§ EXTRACTED MATERIAL:
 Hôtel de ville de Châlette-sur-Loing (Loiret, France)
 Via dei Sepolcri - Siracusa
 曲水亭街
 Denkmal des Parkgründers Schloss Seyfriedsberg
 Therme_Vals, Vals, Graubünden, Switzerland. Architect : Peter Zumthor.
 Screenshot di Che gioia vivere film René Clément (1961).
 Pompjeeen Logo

...

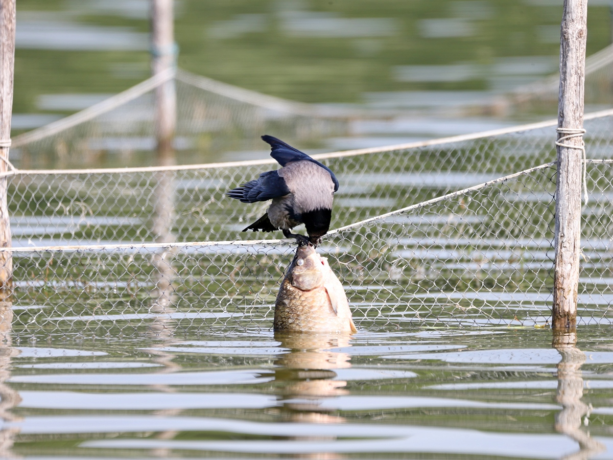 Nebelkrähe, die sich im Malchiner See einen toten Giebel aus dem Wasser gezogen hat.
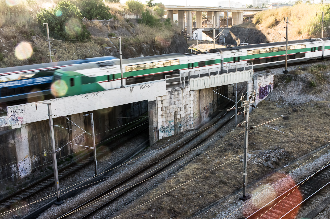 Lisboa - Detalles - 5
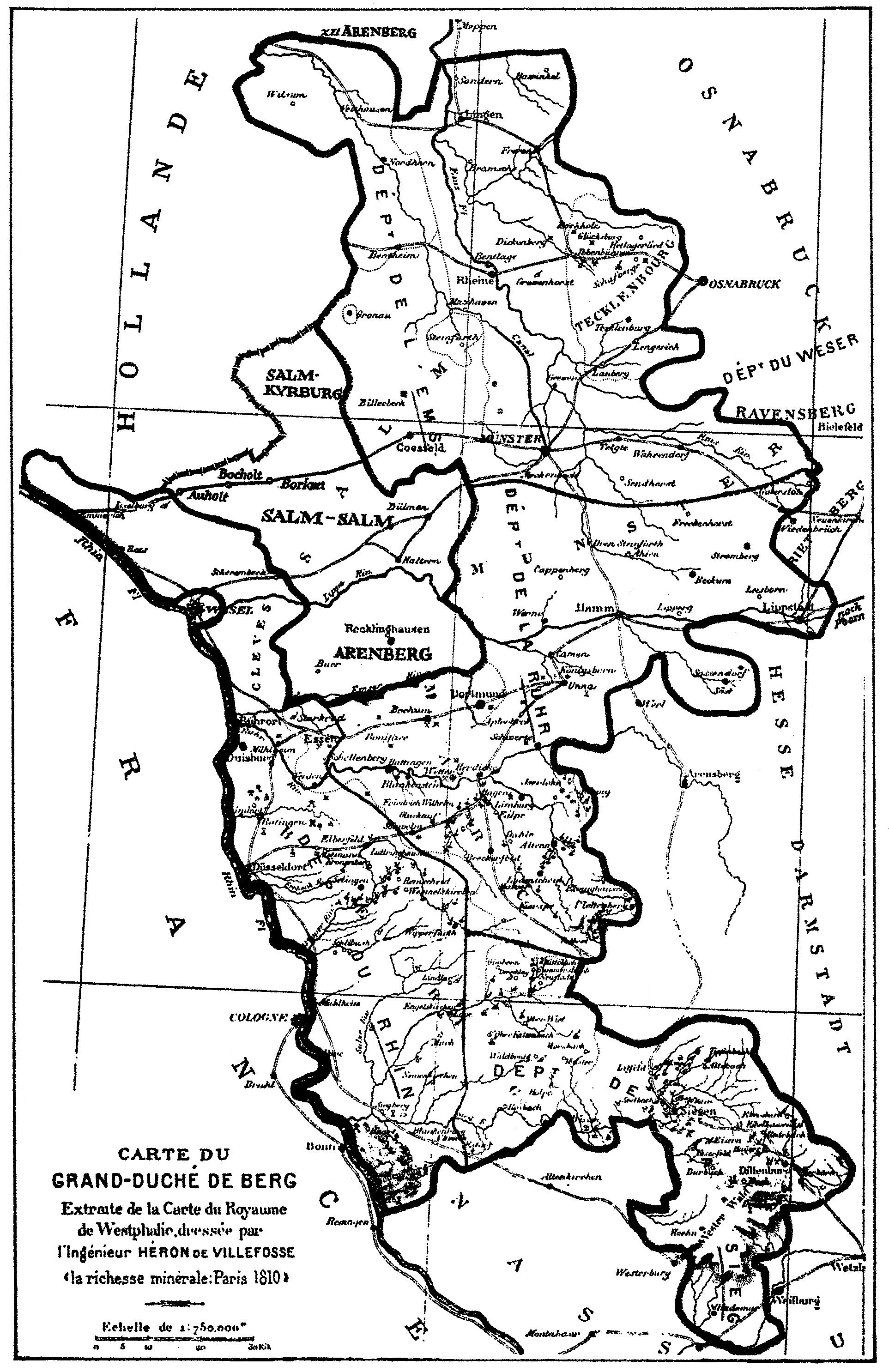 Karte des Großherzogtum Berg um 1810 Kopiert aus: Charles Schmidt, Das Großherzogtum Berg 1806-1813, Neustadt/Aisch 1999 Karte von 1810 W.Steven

* * *

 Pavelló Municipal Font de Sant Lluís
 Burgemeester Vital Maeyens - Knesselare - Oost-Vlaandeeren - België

§ WHAT THIS TASK INVOLVES:
Scan the lines above for "Therme_Vals, Vals, Graubünden, Switzerland." and for "Pompjeeen Logo". Repeat exactly the line holding each of them and every line in between.

§ TASK RESPONSE:
 Therme_Vals, Vals, Graubünden, Switzerland. Architect : Peter Zumthor.
 Screenshot di Che gioia vivere film René Clément (1961).
 Pompjeeen Logo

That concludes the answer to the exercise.